• **TASK DIRECTIONS**:
Copy out all of the lines below exactly; the pictures do not belong in the copy.

[Extracted data entries]
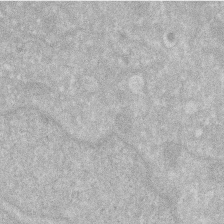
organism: Human
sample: HIV infected U937 cells
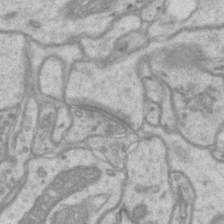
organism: Mouse
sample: CA1 Hippocampus
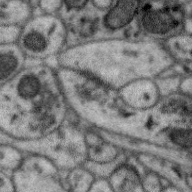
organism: Zebra finch
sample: Brain
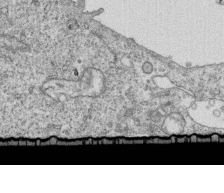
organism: Human
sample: HeLa cell HIV synapse
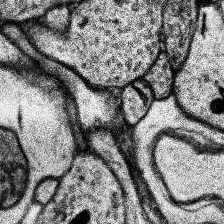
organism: Human
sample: Temporal Lobe
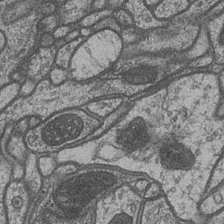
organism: Drosophila
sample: Optic medulla
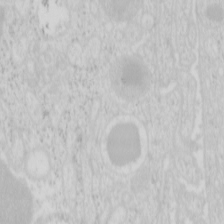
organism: Mouse
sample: Pancreas
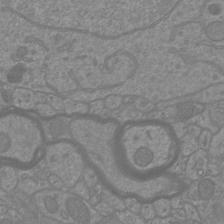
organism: Mouse
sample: Cortical neurons
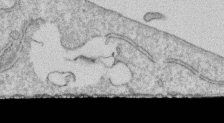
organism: Human
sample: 1205lu cells
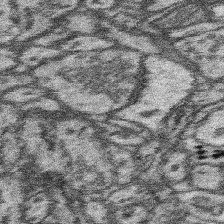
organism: Mouse
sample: Somatosensory cortex neuropil
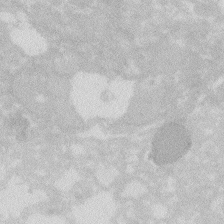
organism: Zebrafish
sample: Macrophage
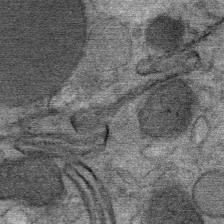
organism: Mouse
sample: Mouse Salivary gland
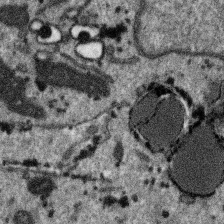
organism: Human
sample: Lung epithelial cells infected with SARS-CoV-2
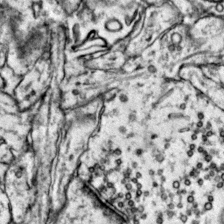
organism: Mouse
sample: Primary visual cortex
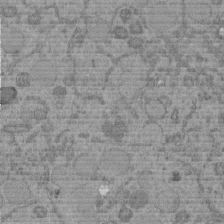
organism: C. elegans
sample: C. elegans embryo early stage
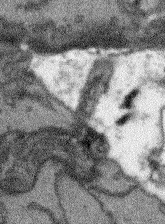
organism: Arabidopsis thaliana
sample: Root tip
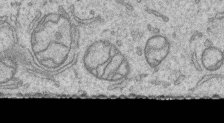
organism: Human
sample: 1205lu cells
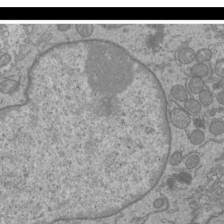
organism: Mouse
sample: Cilia; mouse epididymis
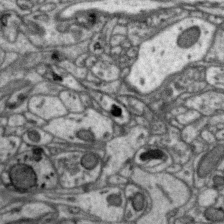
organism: Zebra finch
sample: Brain
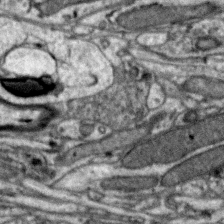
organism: Zebra finch
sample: Brain
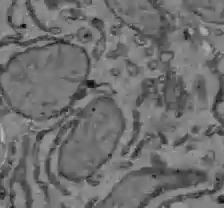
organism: C57BL Mouse
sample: Liver
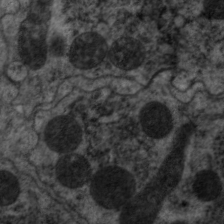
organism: C. elegans
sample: Pharynx
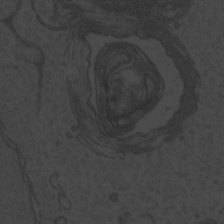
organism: Zebrafish
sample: Macrophage infected with Toxoplasma gondii
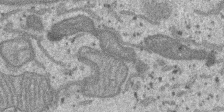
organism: Human
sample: Lung epithelial cells infected with SARS-CoV-2
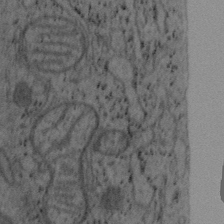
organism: Human
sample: HeLa cells
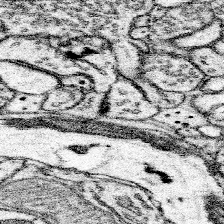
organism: Mouse
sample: Somatosensory cortex neuropil
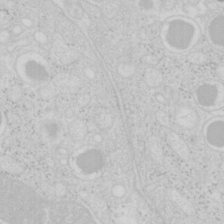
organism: Mouse
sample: Pancreas
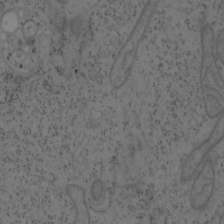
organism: Mouse
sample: OT-I killer T cells with ID8 ovarian cancer cells
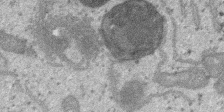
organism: Human
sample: Lung epithelial cells infected with SARS-CoV-2
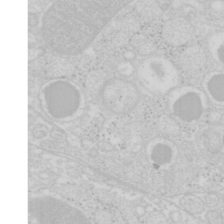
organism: Mouse
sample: Pancreas
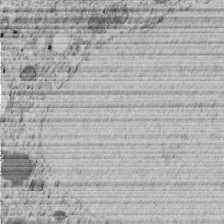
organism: C. elegans
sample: C. elegans embryo early stage
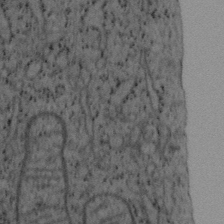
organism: Human
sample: HeLa cells
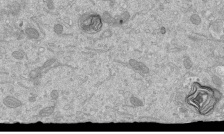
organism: Mouse
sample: ED-1 cell nuclei; centrioles
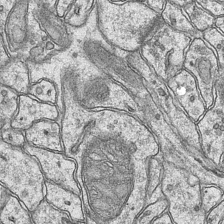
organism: Mouse
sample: CA1 Hippocampus
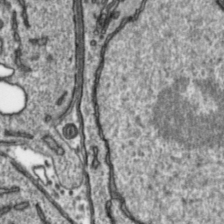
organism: Toxoplasma gondii
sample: Parasites in a vacuole inside a host cell
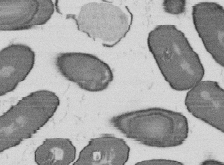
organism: B. subtilis
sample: Bacterial spore
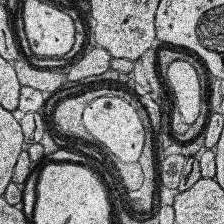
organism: Human
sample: Temporal Lobe
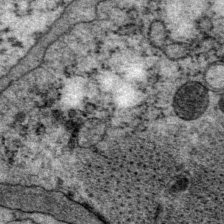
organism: P. pacificus
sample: Pharynx
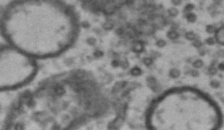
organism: Drosophila
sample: Brain
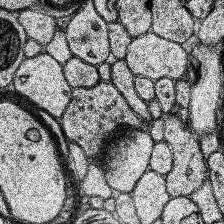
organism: Human
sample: Temporal Lobe
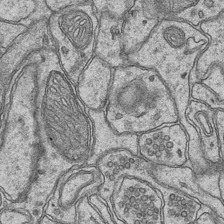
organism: Mouse
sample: CA1 Hippocampus
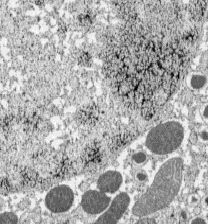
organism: C57BL Mouse
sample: Pancreatic islet
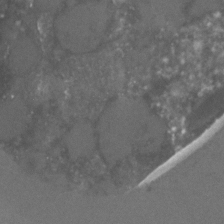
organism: C. elegans
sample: C. elegans embryo
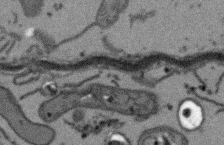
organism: Arabidopsis thaliana
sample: Root tip
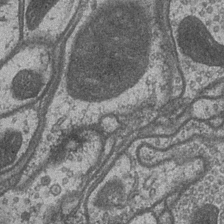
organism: Drosophila
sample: Optic medulla
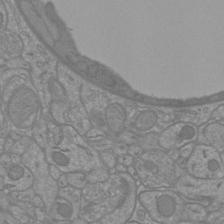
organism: Mouse
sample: Cortical neurons
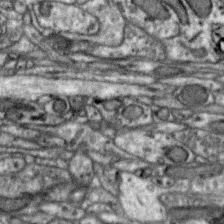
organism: Zebra finch
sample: Brain
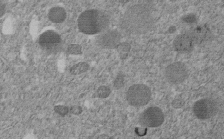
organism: C. elegans
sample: C. elegans embryo early stage
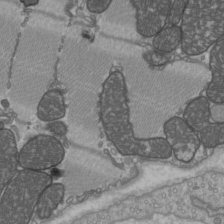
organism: C57BL Mouse
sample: Heart
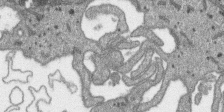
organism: Human
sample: Lung epithelial cells infected with SARS-CoV-2
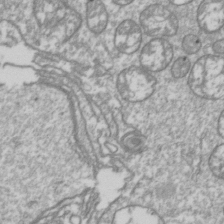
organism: Drosophila
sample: Cell division; meiosis; drosophila spermatocytes
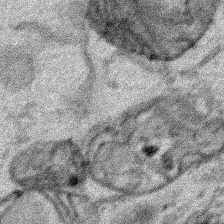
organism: Human
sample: Mitochondria in HCT116 cells
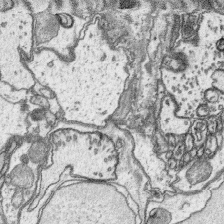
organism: Platynereis dumerilii
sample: Parapodia
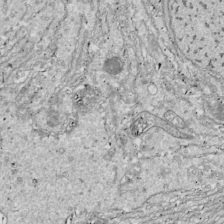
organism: Drosophila
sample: Cell division; meiosis; drosophila spermatocytes
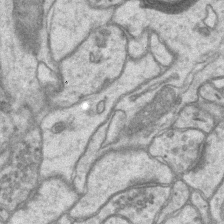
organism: Mouse
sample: CA1 Hippocampus
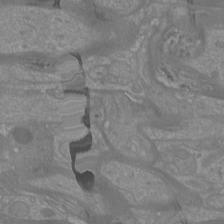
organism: Mouse
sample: Cortical neurons
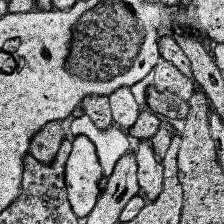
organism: Human
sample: Temporal Lobe
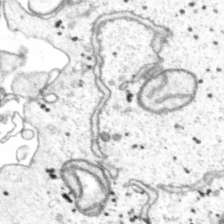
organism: Human
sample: HeLa cells
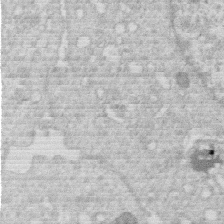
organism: Human
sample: Macrophage cells
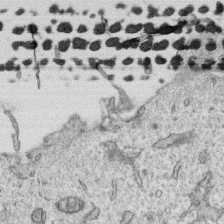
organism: Human
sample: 1205lu cells
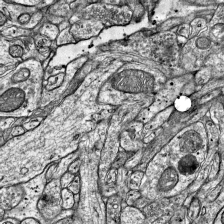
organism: Mouse
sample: Visual Cortex
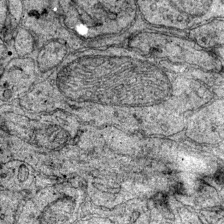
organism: Mouse
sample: Primary visual cortex
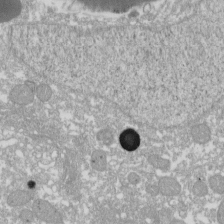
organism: Xenopus
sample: Cilia; centrioles in frog embryo cells
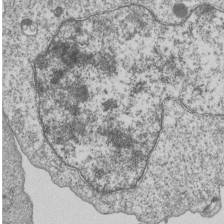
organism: Human
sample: MDA-MB-231 cells
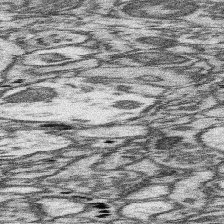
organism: Mouse
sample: Somatosensory cortex neuropil
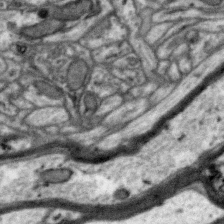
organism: Zebra finch
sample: Brain
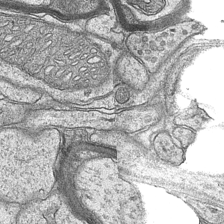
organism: Mouse
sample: CA1 Hippocampus
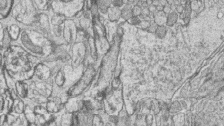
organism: Zebrafish
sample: synaptic ribbons in rod cells and cone cells
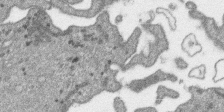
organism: Human
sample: Lung epithelial cells infected with SARS-CoV-2
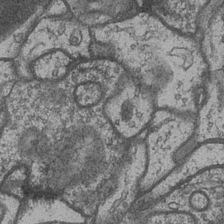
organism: Drosophila
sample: Optic medulla
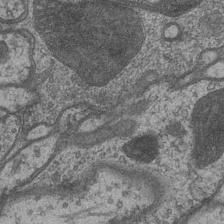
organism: Drosophila
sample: Optic medulla
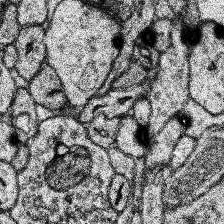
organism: Human
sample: Temporal Lobe
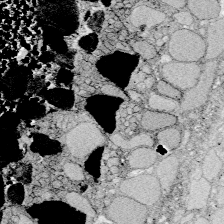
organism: Zebrafish
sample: Whole-Brain
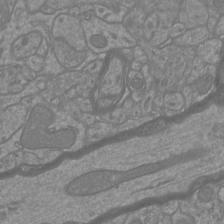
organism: Mouse
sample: Cortical neurons
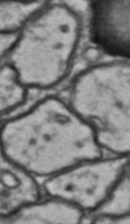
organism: Drosophila
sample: Brain
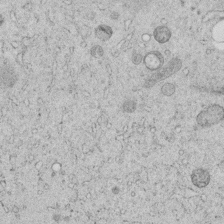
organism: C. elegans
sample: C. elegans embryo early stage
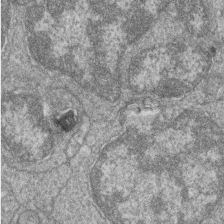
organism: Zebrafish
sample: Cilia; retinal pigment epithelium
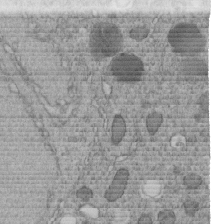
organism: C. elegans
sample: C. elegans embryo early stage
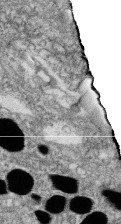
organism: Zebrafish
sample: Cilia; retinal pigment epithelium
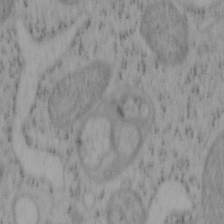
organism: Mouse
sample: OT-I killer T cells with ID8 ovarian cancer cells
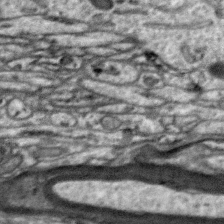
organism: Zebra finch
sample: Brain
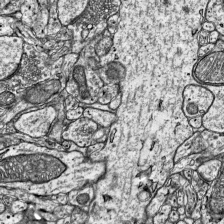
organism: Mouse
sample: Visual Cortex
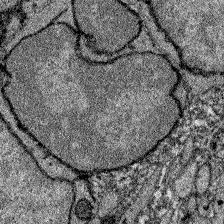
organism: Zebrafish
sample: Larval olfactory bulb
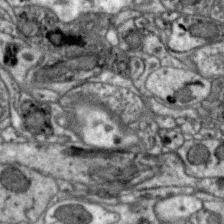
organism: Zebra finch
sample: Brain
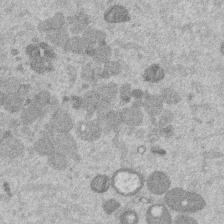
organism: Mouse
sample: Dividing mouse embryo 1 cell stage
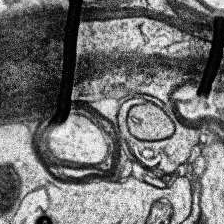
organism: Human
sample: Temporal Lobe
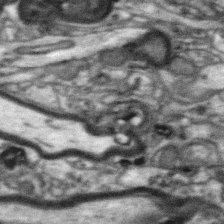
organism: Zebra finch
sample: Brain
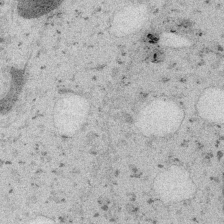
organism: Embia sp.
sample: Silk gland
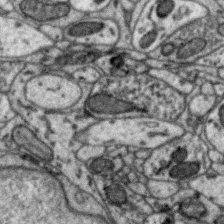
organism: Zebra finch
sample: Brain
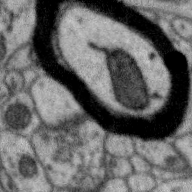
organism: Zebra finch
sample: Brain
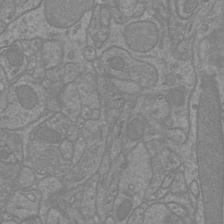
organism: Mouse
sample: Cortical neurons
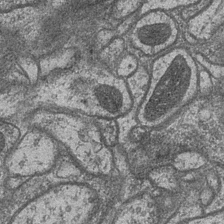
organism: Drosophila
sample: Optic medulla
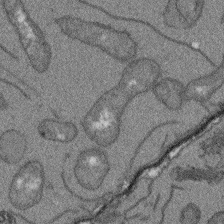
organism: Arabidopsis thaliana
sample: Root tip
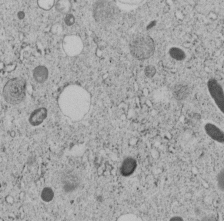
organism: C. elegans
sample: C. elegans embryo early stage
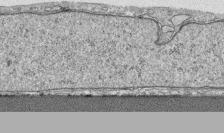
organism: Human
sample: CRL-1474
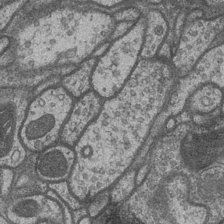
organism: Drosophila
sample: Optic medulla
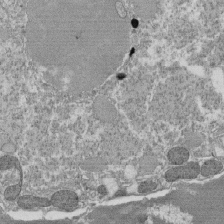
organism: Tetrahymena
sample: Cilia in tetrahymena
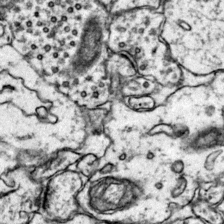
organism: Mouse
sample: Primary visual cortex
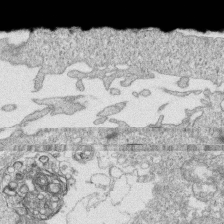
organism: Human
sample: HeLa cell HIV synapse
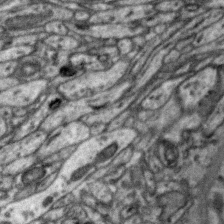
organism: Zebra finch
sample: Brain
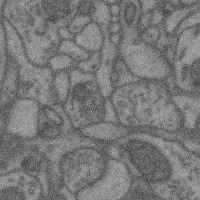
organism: Mouse
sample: Cerebral cortex
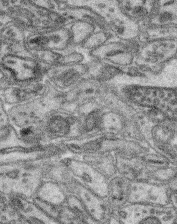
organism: Mouse
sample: Retina
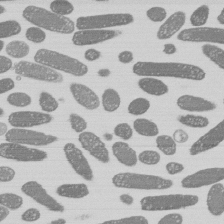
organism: E. coli
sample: Bacterial nucleoid
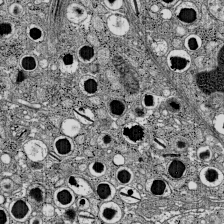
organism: C57BL Mouse
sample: Pancreatic islet
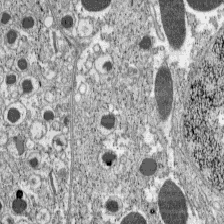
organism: C57BL Mouse
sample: Pancreatic islet
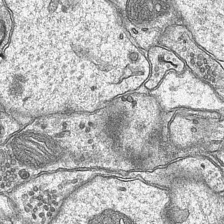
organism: Mouse
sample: CA1 Hippocampus
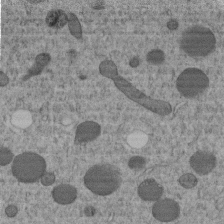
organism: C. elegans
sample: C. elegans embryo early stage
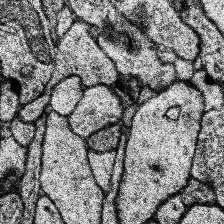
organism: Human
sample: Temporal Lobe
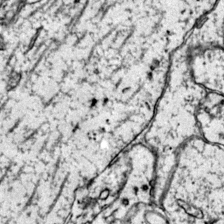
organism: Mouse
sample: Primary visual cortex
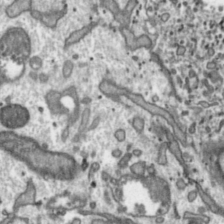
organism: Toxoplasma gondii
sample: Parasites in a vacuole inside a host cell
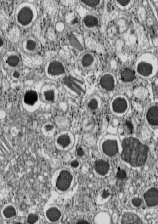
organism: C57BL Mouse
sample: Pancreatic islet
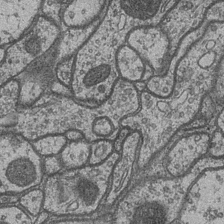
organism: Drosophila
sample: Optic medulla
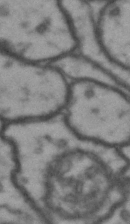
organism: Drosophila
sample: Brain
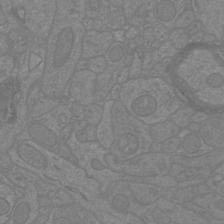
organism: Mouse
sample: Cortical neurons
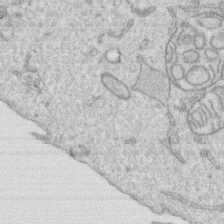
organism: Human
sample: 1205lu cells
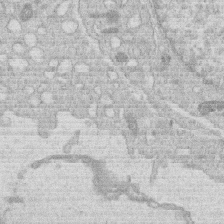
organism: Human
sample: Macrophage cells
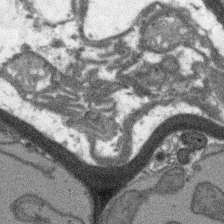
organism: Arabidopsis thaliana
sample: Root tip
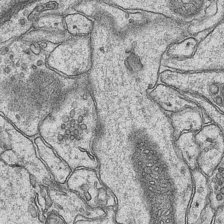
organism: Mouse
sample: CA1 Hippocampus
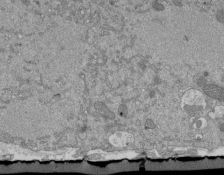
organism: Mouse
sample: ED-1 cell nuclei; centrioles
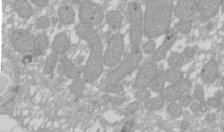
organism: Xenopus
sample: Cilia; centrioles in frog embryo cells
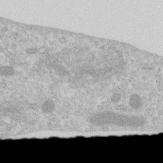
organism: Human
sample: Centriole in RPE cells
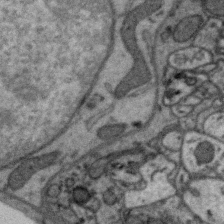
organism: Zebra finch
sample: Brain
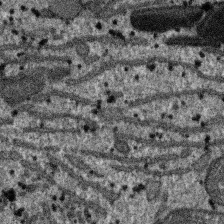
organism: Human
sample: Lung epithelial cells infected with SARS-CoV-2
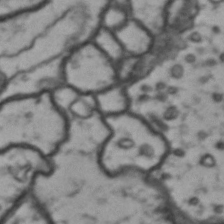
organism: Drosophila
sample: Brain
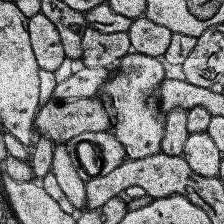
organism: Human
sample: Temporal Lobe
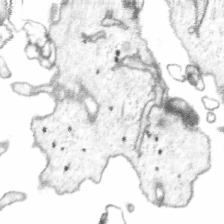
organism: Human
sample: HeLa cells
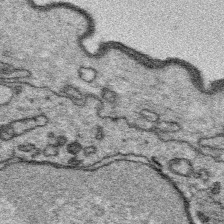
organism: Platynereis dumerilii
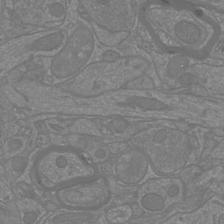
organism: Mouse
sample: Cortical neurons

• **RESULT FOR THIS EXERCISE**:
organism: Human
sample: HIV infected U937 cells
organism: Mouse
sample: CA1 Hippocampus
organism: Zebra finch
sample: Brain
organism: Human
sample: HeLa cell HIV synapse
organism: Human
sample: Temporal Lobe
organism: Drosophila
sample: Optic medulla
organism: Mouse
sample: Pancreas
organism: Mouse
sample: Cortical neurons
organism: Human
sample: 1205lu cells
organism: Mouse
sample: Somatosensory cortex neuropil
organism: Zebrafish
sample: Macrophage
organism: Mouse
sample: Mouse Salivary gland
organism: Human
sample: Lung epithelial cells infected with SARS-CoV-2
organism: Mouse
sample: Primary visual cortex
organism: C. elegans
sample: C. elegans embryo early stage
organism: Arabidopsis thaliana
sample: Root tip
organism: Human
sample: 1205lu cells
organism: Mouse
sample: Cilia; mouse epididymis
organism: Zebra finch
sample: Brain
organism: Zebra finch
sample: Brain
organism: C57BL Mouse
sample: Liver
organism: C. elegans
sample: Pharynx
organism: Zebrafish
sample: Macrophage infected with Toxoplasma gondii
organism: Human
sample: Lung epithelial cells infected with SARS-CoV-2
organism: Human
sample: HeLa cells
organism: Mouse
sample: Somatosensory cortex neuropil
organism: Mouse
sample: Pancreas
organism: Mouse
sample: OT-I killer T cells with ID8 ovarian cancer cells
organism: Human
sample: Lung epithelial cells infected with SARS-CoV-2
organism: Mouse
sample: Pancreas
organism: C. elegans
sample: C. elegans embryo early stage
organism: Human
sample: HeLa cells
organism: Mouse
sample: ED-1 cell nuclei; centrioles
organism: Mouse
sample: CA1 Hippocampus
organism: Toxoplasma gondii
sample: Parasites in a vacuole inside a host cell
organism: B. subtilis
sample: Bacterial spore
organism: Human
sample: Temporal Lobe
organism: P. pacificus
sample: Pharynx
organism: Drosophila
sample: Brain
organism: Human
sample: Temporal Lobe
organism: Mouse
sample: CA1 Hippocampus
organism: C57BL Mouse
sample: Pancreatic islet
organism: C. elegans
sample: C. elegans embryo
organism: Arabidopsis thaliana
sample: Root tip
organism: Drosophila
sample: Optic medulla
organism: Mouse
sample: Cortical neurons
organism: Zebra finch
sample: Brain
organism: C. elegans
sample: C. elegans embryo early stage
organism: C57BL Mouse
sample: Heart
organism: Human
sample: Lung epithelial cells infected with SARS-CoV-2
organism: Drosophila
sample: Cell division; meiosis; drosophila spermatocytes
organism: Human
sample: Mitochondria in HCT116 cells
organism: Platynereis dumerilii
sample: Parapodia
organism: Drosophila
sample: Cell division; meiosis; drosophila spermatocytes
organism: Mouse
sample: CA1 Hippocampus
organism: Mouse
sample: Cortical neurons
organism: Human
sample: Temporal Lobe
organism: Human
sample: HeLa cells
organism: Human
sample: Macrophage cells
organism: Human
sample: 1205lu cells
organism: Mouse
sample: Visual Cortex
organism: Mouse
sample: Primary visual cortex
organism: Xenopus
sample: Cilia; centrioles in frog embryo cells
organism: Human
sample: MDA-MB-231 cells
organism: Mouse
sample: Somatosensory cortex neuropil
organism: Zebra finch
sample: Brain
organism: Mouse
sample: CA1 Hippocampus
organism: Zebrafish
sample: synaptic ribbons in rod cells and cone cells
organism: Human
sample: Lung epithelial cells infected with SARS-CoV-2
organism: Drosophila
sample: Optic medulla
organism: Drosophila
sample: Optic medulla
organism: Human
sample: Temporal Lobe
organism: Zebrafish
sample: Whole-Brain
organism: Mouse
sample: Cortical neurons
organism: Drosophila
sample: Brain
organism: C. elegans
sample: C. elegans embryo early stage
organism: Zebrafish
sample: Cilia; retinal pigment epithelium
organism: C. elegans
sample: C. elegans embryo early stage
organism: Zebrafish
sample: Cilia; retinal pigment epithelium
organism: Mouse
sample: OT-I killer T cells with ID8 ovarian cancer cells
organism: Zebra finch
sample: Brain
organism: Mouse
sample: Visual Cortex
organism: Zebrafish
sample: Larval olfactory bulb
organism: Zebra finch
sample: Brain
organism: Mouse
sample: Dividing mouse embryo 1 cell stage
organism: Human
sample: Temporal Lobe
organism: Zebra finch
sample: Brain
organism: Embia sp.
sample: Silk gland
organism: Zebra finch
sample: Brain
organism: Zebra finch
sample: Brain
organism: Mouse
sample: Cortical neurons
organism: Drosophila
sample: Optic medulla
organism: Arabidopsis thaliana
sample: Root tip
organism: C. elegans
sample: C. elegans embryo early stage
organism: Human
sample: CRL-1474
organism: Drosophila
sample: Optic medulla
organism: Tetrahymena
sample: Cilia in tetrahymena
organism: Mouse
sample: Primary visual cortex
organism: Human
sample: HeLa cell HIV synapse
organism: Zebra finch
sample: Brain
organism: Mouse
sample: Cerebral cortex
organism: Mouse
sample: Retina
organism: E. coli
sample: Bacterial nucleoid
organism: C57BL Mouse
sample: Pancreatic islet
organism: C57BL Mouse
sample: Pancreatic islet
organism: Mouse
sample: CA1 Hippocampus
organism: C. elegans
sample: C. elegans embryo early stage
organism: Human
sample: Temporal Lobe
organism: Mouse
sample: Primary visual cortex
organism: Toxoplasma gondii
sample: Parasites in a vacuole inside a host cell
organism: C57BL Mouse
sample: Pancreatic islet
organism: Drosophila
sample: Optic medulla
organism: Drosophila
sample: Brain
organism: Mouse
sample: Cortical neurons
organism: Human
sample: 1205lu cells
organism: Human
sample: Macrophage cells
organism: Arabidopsis thaliana
sample: Root tip
organism: Mouse
sample: CA1 Hippocampus
organism: Mouse
sample: ED-1 cell nuclei; centrioles
organism: Xenopus
sample: Cilia; centrioles in frog embryo cells
organism: Human
sample: Centriole in RPE cells
organism: Zebra finch
sample: Brain
organism: Human
sample: Lung epithelial cells infected with SARS-CoV-2
organism: Drosophila
sample: Brain
organism: Human
sample: Temporal Lobe
organism: Human
sample: HeLa cells
organism: Platynereis dumerilii
organism: Mouse
sample: Cortical neurons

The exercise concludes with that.